I think I will look back and find therapy one of the better choices I have made lately. I feel like being able to talk to someone whose sole relationshio to me is to help me think and feel better is a good thing.
Today, I feel very confident and uplifted, my understanding of myself and people better refined, and as if a load is beginning to lift from my shoulders.
I must keep it up.
PS: coffee jitters blah!
I have talked more with this girl and all of my initial doubts have alleviated some. If it is some sort of hoax, trick, ploy, etc., it is remarkably well-developed. Her Facebook page, OKC page, and all manner of other different online presences reinforce that this actually is a human being who is representing herself somewhat realistically.
I do think she is a young girl trying to figure out what she wants and who hasn't been free, previously, to explore her sexuality. I know this is not something I am supposed to approach philisophically (from a LCD cultural standpoint), but rather something I should be rather gung-ho about. Get some trim, enjoy the freedom from committment in all endeavours, etc.
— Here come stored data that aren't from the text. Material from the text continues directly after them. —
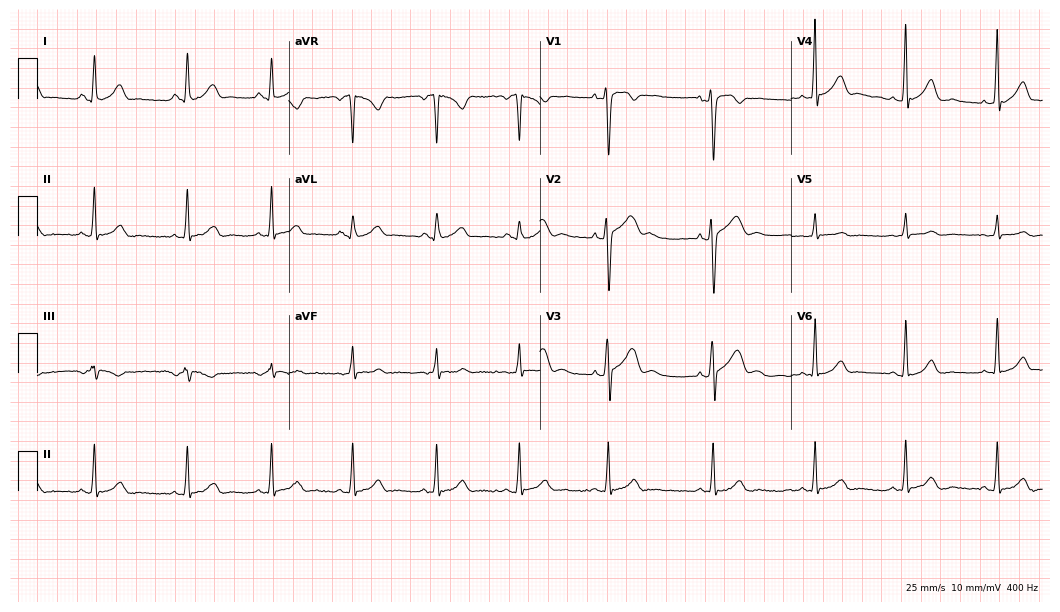
Resting 12-lead electrocardiogram (10.2-second recording at 400 Hz). Patient: a 32-year-old female. Read as a normal ECG.
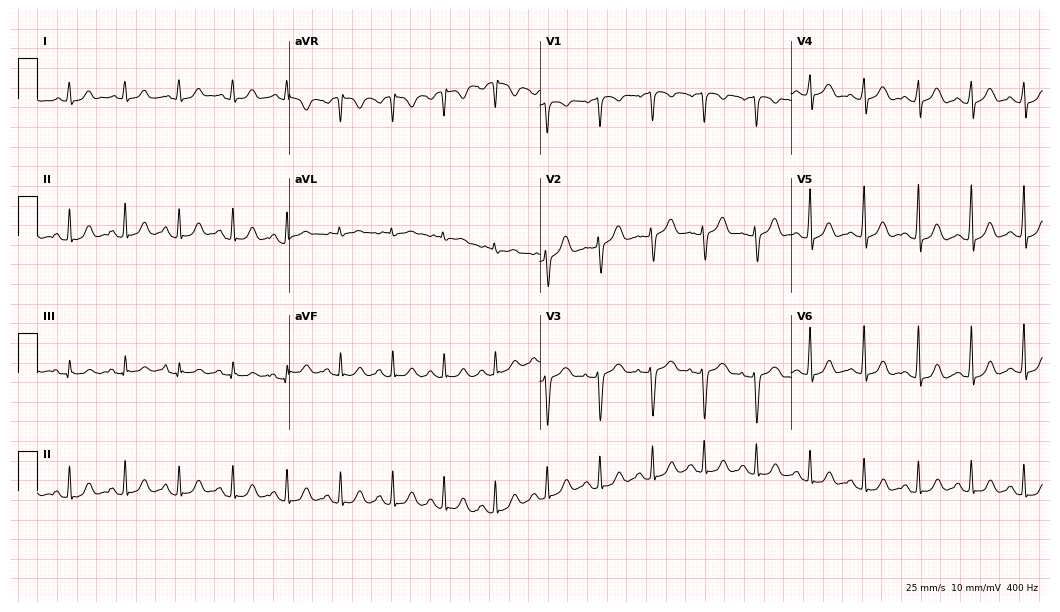
ECG — a 52-year-old female patient. Screened for six findings — first-degree AV block, right bundle branch block (RBBB), left bundle branch block (LBBB), sinus bradycardia, atrial fibrillation (AF), sinus tachycardia — none is recorded.
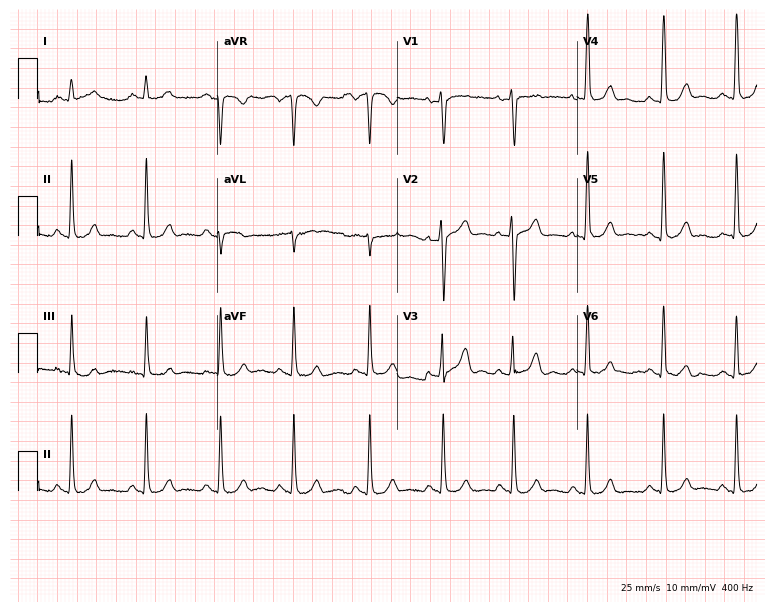
Resting 12-lead electrocardiogram (7.3-second recording at 400 Hz). Patient: a female, 22 years old. None of these six findings is recorded: first-degree AV block, right bundle branch block (RBBB), left bundle branch block (LBBB), sinus bradycardia, atrial fibrillation (AF), sinus tachycardia. Findings outside these six are not listed.

However, I am, despite myself.
It occurs to me that I may be responsible for shaping the sexual identity of this girl, and that is somewhat compelling (but not necessarily attractive) to me. I've been with ten times as many people as this girl claims, and even if that number is artificially low, I still likely have a significant edge on her. What will that mean, in the moment? What will it mean to her? How will this impact her future sexual encounters?
I cannot know, so I shrug. We will see how things play out. I know that most of the people who read this will shake their heads and mutter something along the lines of "Greg, Greg, what are you doing?" I am asking myself the same question, and many many others.
The chest cold is still around, though it has moved more into my face. The cough is replaced with sinus clogging and post-nasal drip. I am sneezing often. I am convinced it is just the common cold, though my mother seems to be afflicted with the same bug and it is hitting her harder. We will see there, as well.
There is little to report, otherwise, in my life. I look forward to the prospect of playing golf with my dad this weekend and I have some work to do editing his students' exam papers. Some of these people, the brightest officers the US military has to offer, cannot write their way out of a paper bag. Today, at several points, I had to simply stop reading, take a break, smoke a cigarette, and get away from the papers due to the sheer frustration of seeing 30-something professionals butcher and molest the English language.
Tomorrow (today, really) I will be checking a few suspect passages and sections for plagarism and giving one more quick look over all the papers before forwarding them to my dad. This after I work out in the morning, a mere 6 or so hours from now.
I started off running two miles at most and biking 6 or so per workout session. I am already running two miles as a matter of course and biking more than 8. It feels good to feel like I am growing stronger, mentally and physically. We play racquetball with some frequency and I have quickly shifted from getting my ass handed to me to winning 2 out of 3, though usually by narrow margins. I feel, strangely enough, as if I am learning and perceiving with a sharper focus as of late. It is reflected in a great many things.
It is 0334 and I have turned out the lights. It is time to drink the remainder of my water and retire. Enjoy yourselves until next we meet.